We notice that the training loss keeps decreasing as the number of epochs increases, which is a good sign that the model is learning from the data. The evaluation loss also decreases, indicating that the model is improving its performance on the validation set.

Conclusion

To finish off, we can test the finetuned model on the same example input to see how the output has changed after fine-tuning:

# Process input for the fine-tuned model
finetuned_example_inputs = loaded_processor.apply_chat_template(
    example_input_messages,
    add_generation_prompt=True,
    tokenize=True,
    return_dict=True,
    return_tensors="pt",
).to(loaded_model.device)

# Generate output with the fine-tuned model
with torch.no_grad():
    finetuned_output_ids = loaded_model.generate(
        **finetuned_example_inputs,
        max_new_tokens=512,
        do_sample=False,
    )
    finetuned_input_len = finetuned_example_inputs['input_ids'].shape[-1]
    finetuned_generated_ids = finetuned_output_ids[0][finetuned_input_len:]
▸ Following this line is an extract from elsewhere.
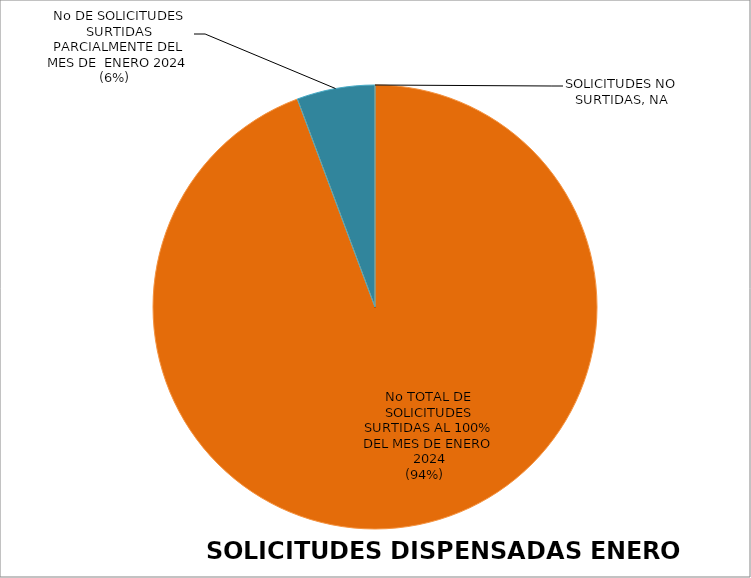
| Category | Series 0 |
|---|---|
| No TOTAL DE SOLICITUDES SURTIDAS AL 100% DEL MES DE ENERO 2024 | 14903 |
| No DE SOLICITUDES SURTIDAS PARCIALMENTE DEL MES DE  ENERO 2024 | 899 |
| SOLICITUDES NO SURTIDAS | 0 |

finetuned_model_output = loaded_processor.decode(finetuned_generated_ids, skip_special_tokens=True)

print(f"\n[INFO] Fine-tuned model output:\n{finetuned_model_output}")
[INFO] Fine-tuned model output:
It can be challenging to manage work-related stress, especially when there are high demands and tight deadlines. The symptoms you mentioned, such as sleepless nights, irritability, and difficulty concentrating, are common signs of stress. It's important to prioritize your mental well-being and find effective ways to handle this stress. Here are some suggestions that may help:

1. Time management: Prioritize your tasks and create a schedule or to-do list to help you stay organized. Break down larger tasks into smaller, more manageable ones. This can make it easier to tackle your workload and reduce feelings of overwhelm.

2. Set boundaries: Establish clear boundaries between work and personal life. Avoid bringing work home with you whenever possible. Designate specific times for work-related activities and make sure to have dedicated time for relaxation and self-care.
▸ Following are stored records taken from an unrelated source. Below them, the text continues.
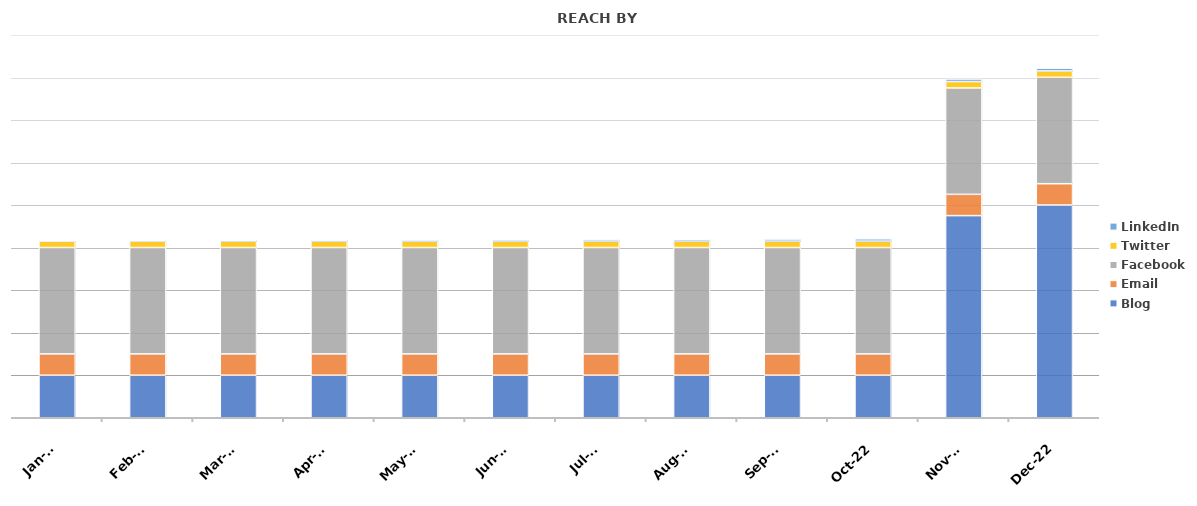
| Category | Blog | Email | Facebook | Twitter | LinkedIn |
|---|---|---|---|---|---|
| 2022-01-18 | 200 | 100 | 500 | 30 | 2 |
| 2022-02-18 | 200 | 100 | 500 | 30 | 3 |
| 2022-03-18 | 200 | 100 | 500 | 30 | 4 |
| 2022-04-18 | 200 | 100 | 500 | 30 | 5 |
| 2022-05-18 | 200 | 100 | 500 | 30 | 6 |
| 2022-06-18 | 200 | 100 | 500 | 30 | 7 |
| 2022-07-18 | 200 | 100 | 500 | 30 | 8 |
| 2022-08-18 | 200 | 100 | 500 | 30 | 9 |
| 2022-09-18 | 200 | 100 | 500 | 30 | 10 |
| 2022-10-18 | 200 | 100 | 500 | 30 | 11 |
| 2022-11-18 | 950 | 100 | 500 | 30 | 12 |
| 2022-12-18 | 1000 | 100 | 500 | 30 | 13 |

3. Practice self-care: Engage in activities that promote relaxation and reduce stress. This could include exercise, meditation, deep breathing exercises, or engaging in hobbies that bring you joy. Taking care of your physical health through regular sleep, healthy eating, and exercise can also contribute to better overall well-being.

4. Seek support: Reach out to friends, family, or trusted colleagues who can provide emotional support. Sometimes talking about your concerns and feelings can help alleviate stress. Additionally, consider joining a support group or seeking professional counseling if needed.
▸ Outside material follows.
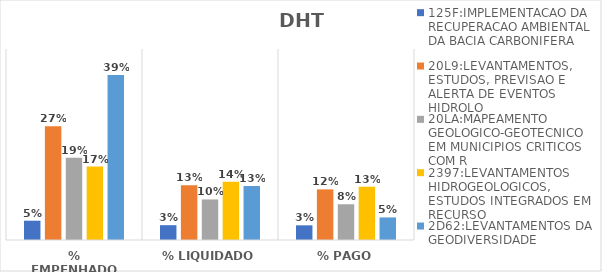
| Category | 125F:IMPLEMENTACAO DA RECUPERACAO AMBIENTAL DA BACIA CARBONIFERA | 20L9:LEVANTAMENTOS, ESTUDOS, PREVISAO E ALERTA DE EVENTOS HIDROLO | 20LA:MAPEAMENTO GEOLOGICO-GEOTECNICO EM MUNICIPIOS CRITICOS COM R | 2397:LEVANTAMENTOS HIDROGEOLOGICOS, ESTUDOS INTEGRADOS EM RECURSO | 2D62:LEVANTAMENTOS DA GEODIVERSIDADE |
|---|---|---|---|---|---|
| % EMPENHADO | 0.045 | 0.268 | 0.194 | 0.173 | 0.389 |
| % LIQUIDADO | 0.035 | 0.129 | 0.096 | 0.137 | 0.127 |
| % PAGO | 0.035 | 0.119 | 0.084 | 0.125 | 0.053 |

5. Communication: If possible, communicate openly with your supervisor or manager about your workload and any challenges you're facing. They may be able to offer guidance, resources, or adjustments to help manage the stress.

6. Breaks and relaxation techniques: Incorporate short breaks throughout your workday to give yourself time to recharge. Use these breaks to engage in activities that help you relax, such as stretching, taking a walk, or practicing mindfulness techniques.

Remember, finding effective ways to handle work-related stress is a process that may require some trial and error. It's important to be patient with yourself and celebrate small victories along the way. If your symptoms persist or worsen, consider reaching out to a mental health professional for further guidance and support.

The fine-tuned model output is more concise and closely resembles the desired output compared to the base model output. This demonstrates that the fine-tuning process has successfully adapted the model to generate responses that are more relevant to the mental health context in the dataset.